In order to serialize a Java data object to XML Jersey uses a standard MVC architecture, where our data model is the model, the new library web page/mobile app that we display is the view and the Jersey resource file is the controller. In essence the Jersery output is a set of three Java programs that comprise the MVC. The data that Jersey is pulling in from the website is HTML. Since the HTML needs to be parsed and then pulled into a data object, we use another Java library called jsoup. Along with the tutelage of the research programmers in the library, I followed this tutorial on creating a RESTful API with Jersey, that explains the programming annotations needed for creating the web-service, which are rather simple to implement once you have your developer environment set up — for this project I worked entirely in Eclipse since it can also simulate running a Tomcat server on your local machine.
An example of the feed is below (abbreviated):
<models> <model> <date>1/27/2013</date> <endTime>5:00 PM</endTime> <roomName>Collaboration Room 01 - Undergraduate Library</roomName> <startTime>4:00 PM</startTime> </model> <model> <date>1/27/2013</date> <endTime>5:00 PM</endTime> <roomName>Collaboration Room 02 - Undergraduate Library</roomName> <startTime>4:00 PM</startTime> </model> ...
Once you have that feed modeled and serving XML data from the page you are able to pull that into a new system/ interface. Using Apple’s Dashcode I was able to model a prototype of what the room reservation feed might look like in an iPhone app:
Middleware is the digital library prototyping pipeline, it is a profound tool in the digital library toolkit since it is the foundation for new services, initiatives, and the extension of library data. There are some areas that I breezed over in this post, like how to program the HTML screen scraping necessary to pull data in a webpage into a Java data object. I’ll cover screen scraping with Jersey and Jsoup in my next post. I’ll also submit that having access to the underlying database that powered the room reservation website would have been preferable. We could have imported a Java package that acts as a database connector from Jersey to the XML serializer — but alas, as often happens in the wild we also could not get direct database acces to the underlying data in the page.
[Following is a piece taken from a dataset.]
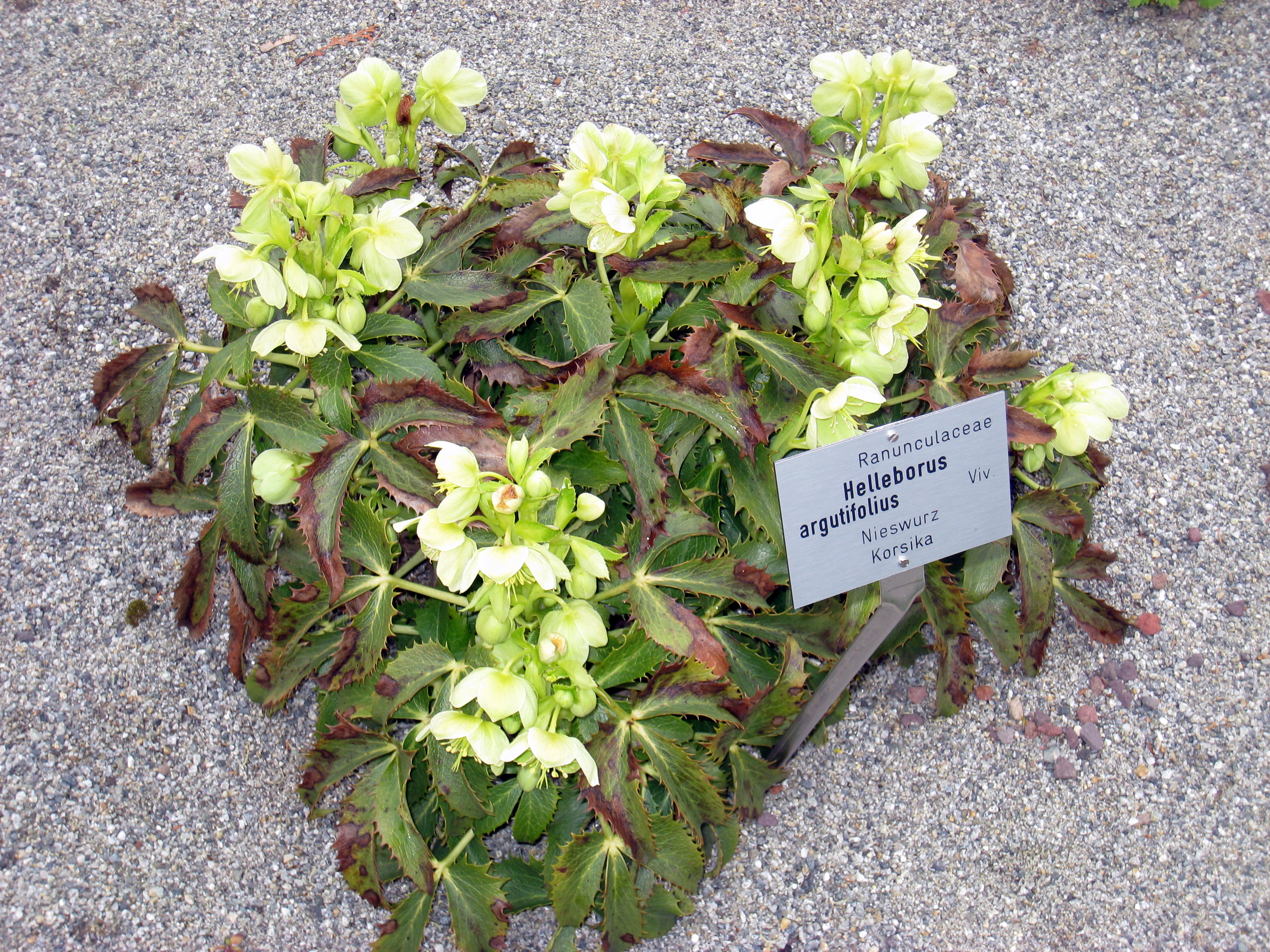 Helleborus argutifolius - Botanical Garden, Innsbruck, Austria.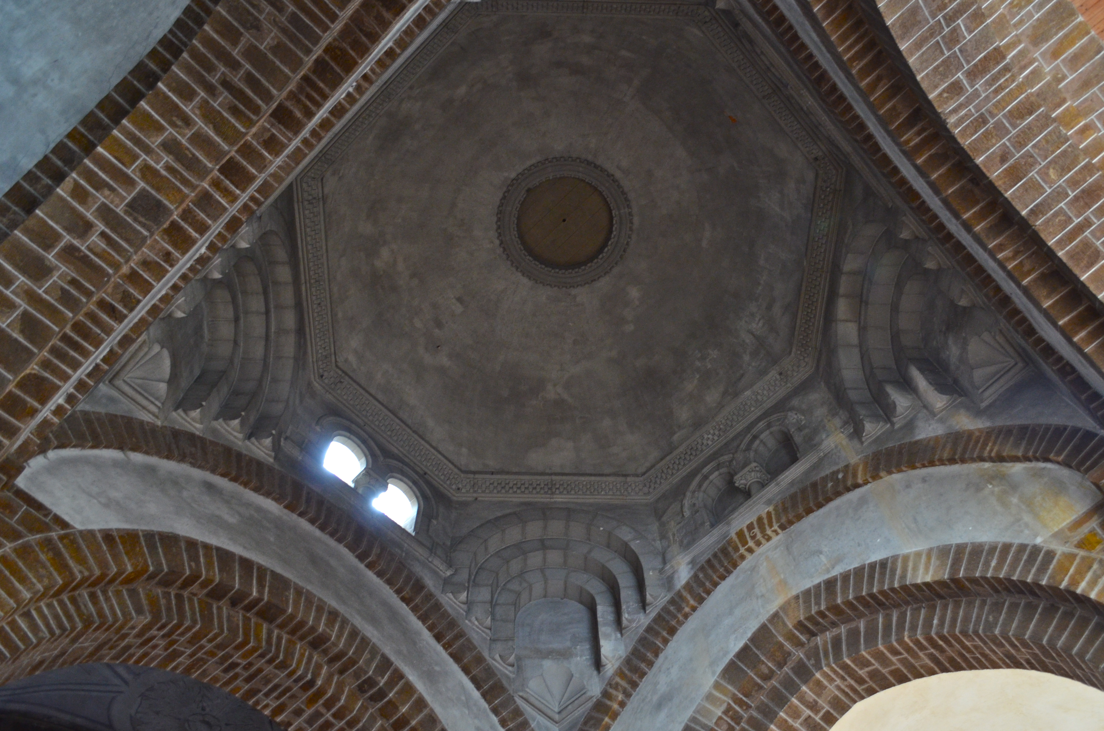 Eglise Saint-Jean de Béré - Châteaubriant (Loire-Atlantique)

One final thought on the approach used here: the software are open source Java tools — so they are free to download and utilize for your rapid prototyping library needs.
McDonough, Jerome. “Structural Metadata and the Social Limitation of Interoperability: A Sociotechnical View of XML and Digital Library Standards Development.” Presented at Balisage: The Markup Conference 2008, Montréal, Canada, August 12 – 15, 2008. In Proceedings of Balisage: The Markup Conference 2008. Balisage Series on Markup Technologies, vol. 1 (2008). doi:10.4242/BalisageVol1.McDonough01.